A positive for the rotation is that Miles Mikolas and his career 4.8% walk rate appear just around the corner from a return.
The right-hander threw six shutout innings (80 pitches) in what could be his last rehab start with Triple-A Memphis on Sunday afternoon. He’ll be evaluated by the club further, though there remains an opening in the rotation late next week -- with the Cubs coming to town -- after Johan Oviedo was optioned to the Minors following his rough go on Friday.
Oh, and Mikolas hammered a two-run shot for Memphis on Sunday, to boot.
“I'm sure he's excited about multiple things today,” Shildt said pregame. “Maybe the two-run homer could be at the top of the list.”
3. Nicks and bruises
Outside of Arenado and his three homers on the weekend, there was no sustained offensive spark from the Cardinals. Tyler O'Neill tried to provide one, with a homer on Friday and a double on Sunday that had the Cards poised for a big offensive inning at the get-go, piling on after Arenado’s two-run shot.
But it was short-lived for the left fielder, who exited with a left middle finger sprain in the bottom of the seventh inning after jamming it on a slide stealing second in the sixth. He’s day to day.

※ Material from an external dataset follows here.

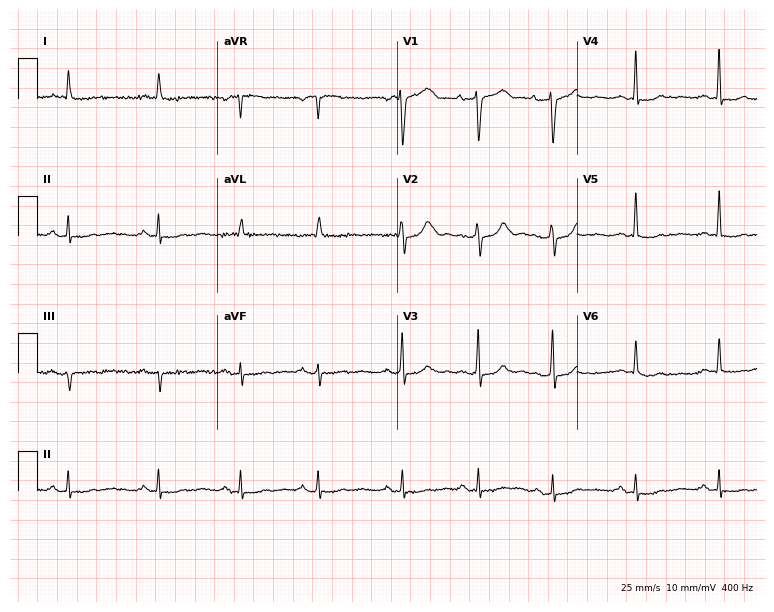
Standard 12-lead ECG recorded from a female patient, 82 years old. None of these six findings is recorded: first-degree AV block, right bundle branch block (RBBB), left bundle branch block (LBBB), sinus bradycardia, atrial fibrillation (AF), sinus tachycardia.
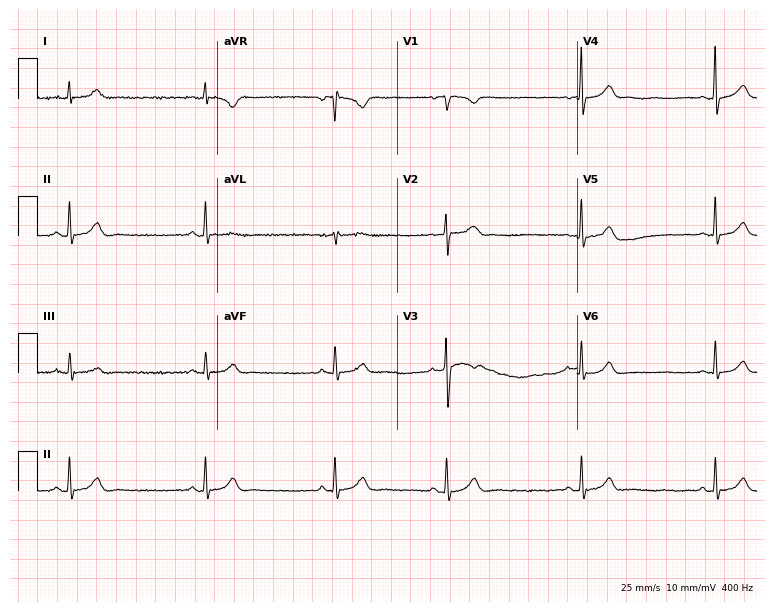
ECG (7.3-second recording at 400 Hz) — a 19-year-old woman. Findings include sinus bradycardia (a sinus rate of 50 beats per minute or less).
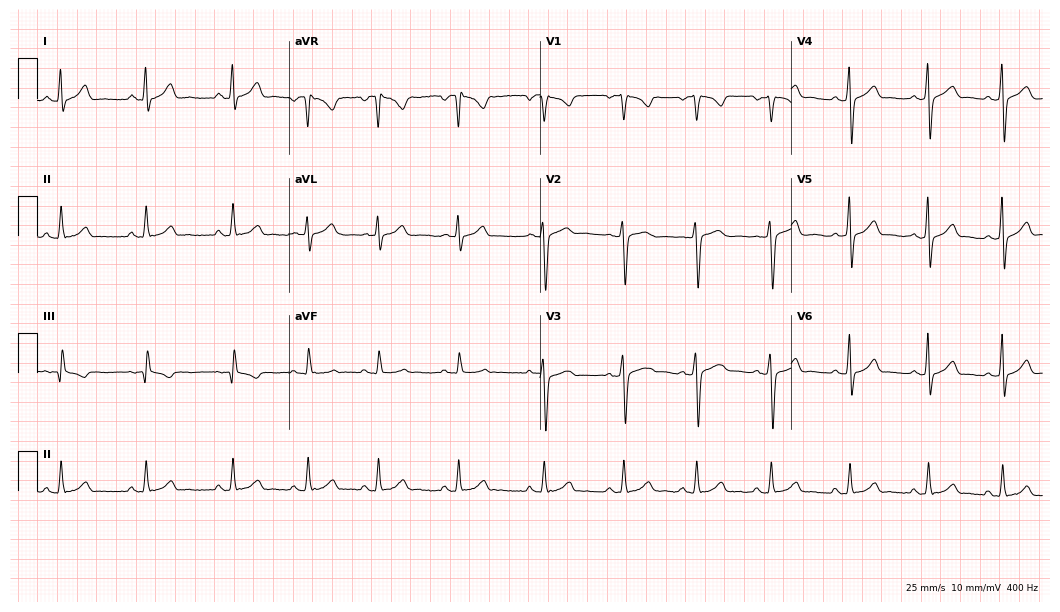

Max Moroff was also on the wrong end of a bang-bang play, taking right fielder Dylan Carlson’s right elbow off his chin in the seventh as the two raced for a popup. Bloodied, the second baseman remained in the game. Moroff nearly ran into another collision with Harrison Bader in the eighth, through the center fielder skirted away from another bruise in a weekend full of them.